We don't know yet where at sea OSB proposes to intercept boats. We do know that asylum seekers often carry mobile phones which they sometimes use to send distress calls en route to 999, Australian Federal Police, Australian Maritime Safety Authority, or relatives in Australia. These phones work reliably within 40 nautical miles of Christmas Island, according to a recent media report. We are told that passengers use these phones to report back to people smugglers when they are about to be intercepted by an Australian vessel. It is all very public.

Is OSB going to put a gag on phone call records to 999 or AMSA or AFP or families in Australia, which are publicly accountable and retrievable data?

AMSA is part of the 15-government-agency committee advising OSB. How will AMSA satisfy itself that interception procedures following a distress call from an asylum-seeker boat accord with Australia's obligations under the UN SOLAS and SAR Conventions, and with AMSA's own operational manuals for SAR?

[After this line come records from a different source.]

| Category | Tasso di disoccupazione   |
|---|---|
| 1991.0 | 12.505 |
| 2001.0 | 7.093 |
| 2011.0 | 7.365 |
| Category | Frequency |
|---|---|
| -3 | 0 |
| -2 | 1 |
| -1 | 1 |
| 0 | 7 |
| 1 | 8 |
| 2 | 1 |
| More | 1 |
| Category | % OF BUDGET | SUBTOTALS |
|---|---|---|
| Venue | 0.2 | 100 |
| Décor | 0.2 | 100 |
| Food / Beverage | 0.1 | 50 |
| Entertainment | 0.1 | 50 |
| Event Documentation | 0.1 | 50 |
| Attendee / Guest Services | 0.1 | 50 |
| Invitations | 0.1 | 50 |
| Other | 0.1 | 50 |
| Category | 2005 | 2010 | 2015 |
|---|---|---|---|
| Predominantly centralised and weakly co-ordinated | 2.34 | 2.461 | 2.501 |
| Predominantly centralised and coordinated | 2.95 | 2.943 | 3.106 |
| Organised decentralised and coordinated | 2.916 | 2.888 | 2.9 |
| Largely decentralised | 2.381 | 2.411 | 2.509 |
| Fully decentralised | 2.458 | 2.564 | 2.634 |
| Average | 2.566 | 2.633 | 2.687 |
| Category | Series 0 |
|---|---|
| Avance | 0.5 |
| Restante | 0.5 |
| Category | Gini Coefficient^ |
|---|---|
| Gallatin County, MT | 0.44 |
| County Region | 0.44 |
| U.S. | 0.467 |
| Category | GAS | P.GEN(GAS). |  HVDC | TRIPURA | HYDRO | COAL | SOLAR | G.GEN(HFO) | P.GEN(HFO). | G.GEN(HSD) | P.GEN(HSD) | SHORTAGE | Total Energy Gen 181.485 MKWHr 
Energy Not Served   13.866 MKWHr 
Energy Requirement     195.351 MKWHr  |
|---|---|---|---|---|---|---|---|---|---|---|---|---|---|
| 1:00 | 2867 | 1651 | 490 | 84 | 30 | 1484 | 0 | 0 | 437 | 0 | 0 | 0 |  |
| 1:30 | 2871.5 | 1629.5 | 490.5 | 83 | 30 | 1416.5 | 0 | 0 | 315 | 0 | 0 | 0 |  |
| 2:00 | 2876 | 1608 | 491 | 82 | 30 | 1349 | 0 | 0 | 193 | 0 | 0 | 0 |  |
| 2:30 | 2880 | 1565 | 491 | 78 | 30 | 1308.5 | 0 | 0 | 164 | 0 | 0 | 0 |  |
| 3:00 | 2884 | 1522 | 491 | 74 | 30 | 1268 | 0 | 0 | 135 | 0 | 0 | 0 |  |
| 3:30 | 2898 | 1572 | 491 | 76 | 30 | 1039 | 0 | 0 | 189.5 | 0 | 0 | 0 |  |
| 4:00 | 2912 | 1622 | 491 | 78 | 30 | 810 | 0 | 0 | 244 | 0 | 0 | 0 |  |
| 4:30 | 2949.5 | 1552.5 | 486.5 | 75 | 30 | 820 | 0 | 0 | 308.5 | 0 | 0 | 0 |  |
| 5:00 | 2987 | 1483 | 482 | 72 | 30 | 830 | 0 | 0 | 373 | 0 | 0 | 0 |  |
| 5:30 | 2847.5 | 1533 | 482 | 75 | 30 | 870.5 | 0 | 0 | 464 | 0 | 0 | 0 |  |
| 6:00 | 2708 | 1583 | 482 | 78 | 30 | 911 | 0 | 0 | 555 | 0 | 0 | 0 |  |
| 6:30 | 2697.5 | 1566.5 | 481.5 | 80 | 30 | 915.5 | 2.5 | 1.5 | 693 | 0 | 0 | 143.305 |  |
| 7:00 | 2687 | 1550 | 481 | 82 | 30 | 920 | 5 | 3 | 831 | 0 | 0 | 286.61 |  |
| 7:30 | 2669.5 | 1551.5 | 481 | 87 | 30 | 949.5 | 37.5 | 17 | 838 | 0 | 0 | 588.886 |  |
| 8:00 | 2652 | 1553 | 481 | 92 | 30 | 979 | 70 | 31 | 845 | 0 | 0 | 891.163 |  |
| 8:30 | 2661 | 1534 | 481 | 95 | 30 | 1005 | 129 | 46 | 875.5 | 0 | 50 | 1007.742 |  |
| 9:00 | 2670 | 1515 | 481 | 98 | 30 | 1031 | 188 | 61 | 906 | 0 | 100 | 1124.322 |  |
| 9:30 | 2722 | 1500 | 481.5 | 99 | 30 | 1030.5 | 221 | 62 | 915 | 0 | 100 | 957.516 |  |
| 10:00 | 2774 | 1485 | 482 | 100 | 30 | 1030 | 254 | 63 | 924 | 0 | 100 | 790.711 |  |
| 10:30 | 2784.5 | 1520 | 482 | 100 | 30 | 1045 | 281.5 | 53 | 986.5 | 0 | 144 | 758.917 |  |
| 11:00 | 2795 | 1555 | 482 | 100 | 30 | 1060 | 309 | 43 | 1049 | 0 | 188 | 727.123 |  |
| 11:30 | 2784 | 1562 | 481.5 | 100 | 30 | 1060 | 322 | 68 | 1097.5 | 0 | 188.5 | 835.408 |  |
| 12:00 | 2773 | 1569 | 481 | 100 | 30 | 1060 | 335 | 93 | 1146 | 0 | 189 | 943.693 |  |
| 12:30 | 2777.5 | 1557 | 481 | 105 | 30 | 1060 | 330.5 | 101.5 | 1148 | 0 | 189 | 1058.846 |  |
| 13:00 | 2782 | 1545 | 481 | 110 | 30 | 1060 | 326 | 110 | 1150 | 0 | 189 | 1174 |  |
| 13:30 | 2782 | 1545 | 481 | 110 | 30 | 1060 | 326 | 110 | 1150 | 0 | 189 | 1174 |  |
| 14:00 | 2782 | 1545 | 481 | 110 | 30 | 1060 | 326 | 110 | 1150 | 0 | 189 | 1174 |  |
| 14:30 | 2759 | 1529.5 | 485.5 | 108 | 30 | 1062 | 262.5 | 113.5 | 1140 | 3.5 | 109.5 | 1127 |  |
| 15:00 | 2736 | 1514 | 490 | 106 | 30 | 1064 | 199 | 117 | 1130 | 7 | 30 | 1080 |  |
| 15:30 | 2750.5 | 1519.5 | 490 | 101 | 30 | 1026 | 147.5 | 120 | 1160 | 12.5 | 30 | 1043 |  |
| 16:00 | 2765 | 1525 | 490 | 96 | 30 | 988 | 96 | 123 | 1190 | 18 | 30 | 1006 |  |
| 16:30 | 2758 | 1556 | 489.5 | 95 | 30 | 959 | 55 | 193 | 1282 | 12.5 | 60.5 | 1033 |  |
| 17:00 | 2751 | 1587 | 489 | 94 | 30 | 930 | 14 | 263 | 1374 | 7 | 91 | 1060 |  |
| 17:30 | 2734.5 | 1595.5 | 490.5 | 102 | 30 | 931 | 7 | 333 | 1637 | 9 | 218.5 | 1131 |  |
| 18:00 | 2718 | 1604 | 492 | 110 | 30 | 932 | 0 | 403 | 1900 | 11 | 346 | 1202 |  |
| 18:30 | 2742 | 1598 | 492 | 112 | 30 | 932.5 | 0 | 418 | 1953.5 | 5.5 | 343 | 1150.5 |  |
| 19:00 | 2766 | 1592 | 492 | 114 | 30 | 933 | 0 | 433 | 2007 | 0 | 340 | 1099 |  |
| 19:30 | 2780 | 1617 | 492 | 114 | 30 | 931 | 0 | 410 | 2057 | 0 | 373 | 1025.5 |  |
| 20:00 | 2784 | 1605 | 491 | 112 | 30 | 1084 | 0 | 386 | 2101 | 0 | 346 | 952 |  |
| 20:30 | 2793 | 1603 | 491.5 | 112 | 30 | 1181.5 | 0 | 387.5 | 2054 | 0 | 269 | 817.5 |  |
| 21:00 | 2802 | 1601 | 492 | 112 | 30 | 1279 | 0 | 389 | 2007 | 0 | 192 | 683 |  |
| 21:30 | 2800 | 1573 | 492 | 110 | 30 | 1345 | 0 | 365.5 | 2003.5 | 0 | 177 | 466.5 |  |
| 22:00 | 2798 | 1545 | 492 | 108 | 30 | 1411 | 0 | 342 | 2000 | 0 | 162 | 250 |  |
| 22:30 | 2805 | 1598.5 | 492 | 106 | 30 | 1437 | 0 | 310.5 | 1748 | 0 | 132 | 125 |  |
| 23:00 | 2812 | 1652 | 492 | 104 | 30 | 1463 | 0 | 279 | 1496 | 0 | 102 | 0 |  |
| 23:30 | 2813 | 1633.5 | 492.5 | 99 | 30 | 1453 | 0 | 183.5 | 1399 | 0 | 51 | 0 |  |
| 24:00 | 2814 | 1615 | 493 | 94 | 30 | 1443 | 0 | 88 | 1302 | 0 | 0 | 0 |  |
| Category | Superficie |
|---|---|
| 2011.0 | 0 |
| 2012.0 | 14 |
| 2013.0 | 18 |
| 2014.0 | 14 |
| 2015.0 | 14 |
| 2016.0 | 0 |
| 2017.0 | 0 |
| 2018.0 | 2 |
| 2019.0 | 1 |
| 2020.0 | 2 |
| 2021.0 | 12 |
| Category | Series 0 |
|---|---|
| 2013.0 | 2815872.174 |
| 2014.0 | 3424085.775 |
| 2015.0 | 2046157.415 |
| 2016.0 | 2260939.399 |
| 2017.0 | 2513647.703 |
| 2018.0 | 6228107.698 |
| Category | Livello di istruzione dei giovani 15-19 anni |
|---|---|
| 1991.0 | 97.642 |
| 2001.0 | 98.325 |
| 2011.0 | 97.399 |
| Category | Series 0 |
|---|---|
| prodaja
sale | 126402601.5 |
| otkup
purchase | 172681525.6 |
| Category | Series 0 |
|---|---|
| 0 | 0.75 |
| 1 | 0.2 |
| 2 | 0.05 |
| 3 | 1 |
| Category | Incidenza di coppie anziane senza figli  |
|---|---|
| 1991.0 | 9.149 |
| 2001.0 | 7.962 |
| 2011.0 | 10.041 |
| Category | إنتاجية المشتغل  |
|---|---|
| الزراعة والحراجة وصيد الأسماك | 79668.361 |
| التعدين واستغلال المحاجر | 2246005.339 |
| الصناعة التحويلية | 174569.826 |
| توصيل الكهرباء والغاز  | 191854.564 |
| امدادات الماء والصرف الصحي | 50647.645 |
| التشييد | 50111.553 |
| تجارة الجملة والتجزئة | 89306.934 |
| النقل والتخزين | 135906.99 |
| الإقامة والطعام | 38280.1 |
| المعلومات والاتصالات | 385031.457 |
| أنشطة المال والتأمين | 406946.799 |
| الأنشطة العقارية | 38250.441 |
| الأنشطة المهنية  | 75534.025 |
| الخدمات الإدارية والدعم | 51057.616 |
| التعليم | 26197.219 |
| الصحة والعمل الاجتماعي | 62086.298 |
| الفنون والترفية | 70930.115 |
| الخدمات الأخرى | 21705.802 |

How will we know when and whether OSB is honouring its legal maritime safety obligations? These questions are not moot or otiose. Australia's maritime safety obligations were repeatedly violated during Operation Relex, the 2001 precursor to Operation Sovereign Borders and in many ways its model.

We did not find out until a year later in 2002 — thanks to the persistence of Senators Cook, Faulkner, Collins and Bartlett in the Senate Ad Hoc Committee into a Certain Maritime Incident — just how repeatedly and seriously those obligations were being violated by ADF ships' commanders and those instructing them from shore.

Recall the history of the Palapa, the boat rescued by Tampa after its distress signals were ignored for two days by Australian Coastwatch. Recall SIEV 4, the children overboard boat, subject initially to dangerous attempts by HMAS Adelaide to coerce it into turning back, and later left to founder, with passengers and an ADF boarding party having to jump in the water before any rescue of passengers was allowed to happen. Recall SIEV X. Recall the many other incidents in 2001 where SOLAS obligations were compromised, that came to light in the Senate Committee. Recall the dangerous incidents over the past four years. Do we want to go back to all that?

Consider the rights and obligations of ADF ships' commanders taking part in OSB. Morrison said that decisions about turning back the boats would be 'operational decisions for those operationally in control of implementing the Government's policies ... These are decisions politicians would only be involved in where policy guidance is sought'.

To me, that last caveat sounds ominous. Can ADF ships' commanders be secure in the knowledge that their SOLAS obligations will never be compromised by inappropriate 'policy' guidance from shore, from the political or force commander level? Watching the minister's and force commander's demeanour in their first OSB briefing, I feel no such confidence. Are these men desperate to win, at whatever the cost to those who serve under them?

Will ADF ships' commanders have what they are supposed to have under law — decision-making autonomy in putting SOLAS legal obligations at the forefront of their operational decisions in attempted turnback operations? Do they know that their careers will not suffer if they properly put protection of human life at sea first?

Do we not need now — before turnback operations get seriously underway, because this will require Indonesian assent — to hear explicit general public assurances from the minister and force commander on these crucial professional questions? Or will this be evaded on the spurious argument that it will help the people smugglers?

I hope that these questions — crucial for the integrity of OSB and the protection of the ADF's professionalism — will be explored at the next media briefing. OSB must aspire to be a legally accountable, no deaths operation.